NEW YORK — The party on Friday night was at the perfect venue: Yankee Stadium in the Bronx, the Boogie Down, where it all began. And some of the biggest names in rap turned out in a living time capsule to celebrate a Golden Anniversary with the mega concert Hip Hop 50 Live.
And the fans turned out as well, with the ballpark packed for six hours of music icons putting on a show for the ages. No stranger to history, the Stadium handled the weight of what was a seemingly endless barrage of chart toppers and club bangers from the past five decades.
Beginning with a foundational set highlighting old-school legends and ending with Run DMC bringing things full circle, the show presented a hard-to-believe roster of hip hop luminaries and superstars that included a bevy of special guests who had the crowd erupting with each surprise appearance. Every borough – and half the country – was represented, and trying to list them all might take as long as the concert itself.
From Common showing out for Chicago to a charged Queens of Hip Hop set featuring Lil’ Kim and Trina to TI bringing the Trap from down South to Ghostface Killah electrifying the crowd by bringing out Method Man to rock a medley of Wu Tang cuts, the line of illustrious rappers was longer than the queues of concert goers eagerly snapping up t-shirts to commemorate the occasion.
That new gear was sure to complement the plethora of undeniably sporty fits found throughout the crowd. Seeing baseball caps and jerseys everywhere, it was a reminder that the connection between baseball and Hip Hop is undeniable: from the walk-up music of players to repping teams on album covers and stages to the seemingly endless references to baseball in both lyrics and music videos. This is why MLB sponsored Hip Hop 50 LIVE and is partnering with Mass Appeal and Hip Hop 50 for the next year to continue the celebration of the genre that was born in the Bronx.
And since this was Yankee Stadium, the Bronx was, of course, well represented – as were the Bronx Bombers, with Derek Jeter coming out on stage to a mighty roar during Kid Capri’s DJ set.

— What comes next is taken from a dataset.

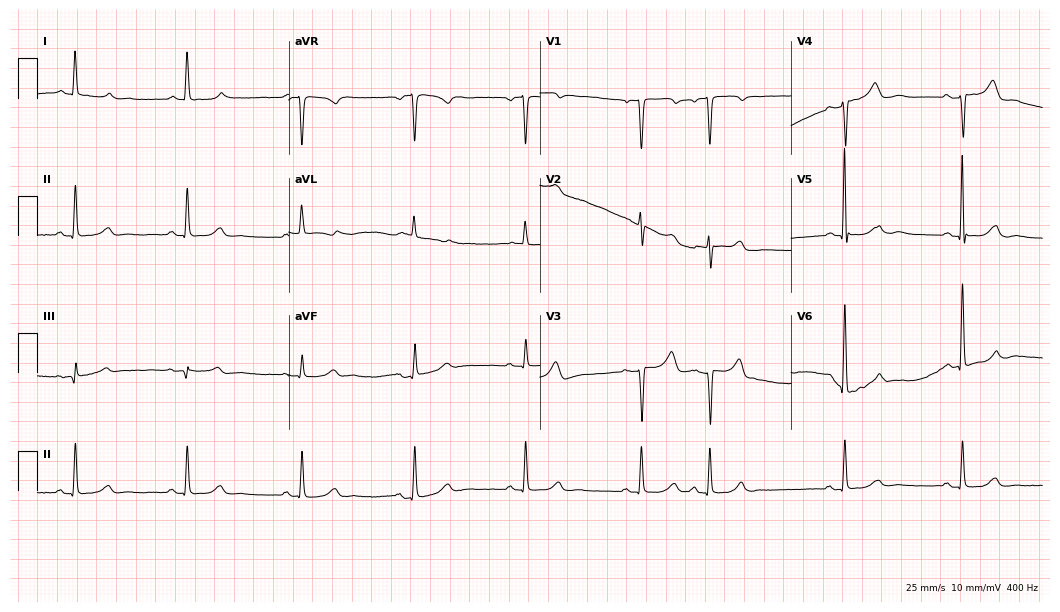
Electrocardiogram, a woman, 66 years old. Overall reading on record: normal ECG.
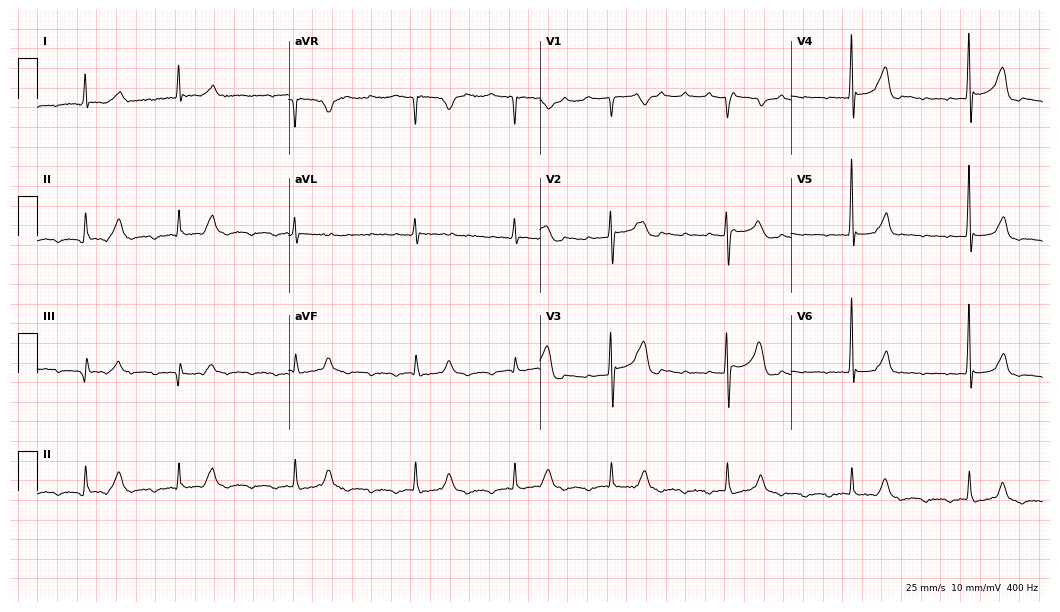
12-lead ECG from a 79-year-old male patient. Shows atrial fibrillation.
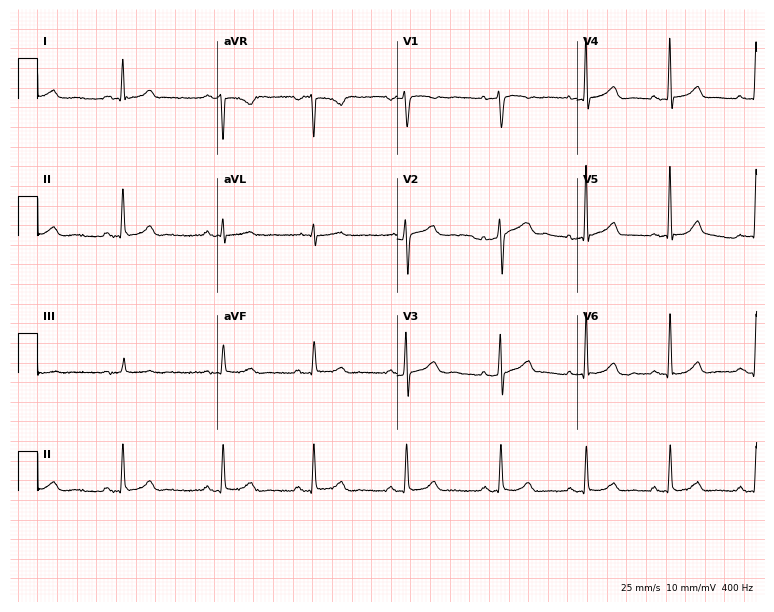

“I know everyone’s here to celebrate 50 years of hip hop,” said The Captain. “50 years. At the same time, I want you to look forward to the next 50 years.”
It was the perfect transition into the Bronx Bombers set led by Fat Joe that included surprise guest KRS One bringing down the house with the classic “South Bronx” anthem. From there, there were only more heavy hitters.
Lil Wayne put on a mini concert of his own, followed by Ice Cube going deep into his oeuvre. Snoop Dogg kept the West Coast vibe going with the help of Wiz Khalifa, as the two performed a slew of Billboard hits. The vibe then shifted back to New York, as Nas shocked the buzzing crowd by introducing Lauryn Hill, who rocked a Yankees hat while belting out “That Thing.”
By the time Run DMC tied a bow on the evening with their fitting finale, it was well past midnight, the party going into the wee hours, just as it did 50 years ago, when a teenaged Cindy Campbell got her brother, Kool Herc, to provide the entertainment for a party she threw for some extra money to buy new school clothes. It’s unlikely anyone at that seminal event could have imagined that five decades later, the party would move a couple miles south, with tens of thousands sharing their love for the culture at a venue that was made for such a historic night.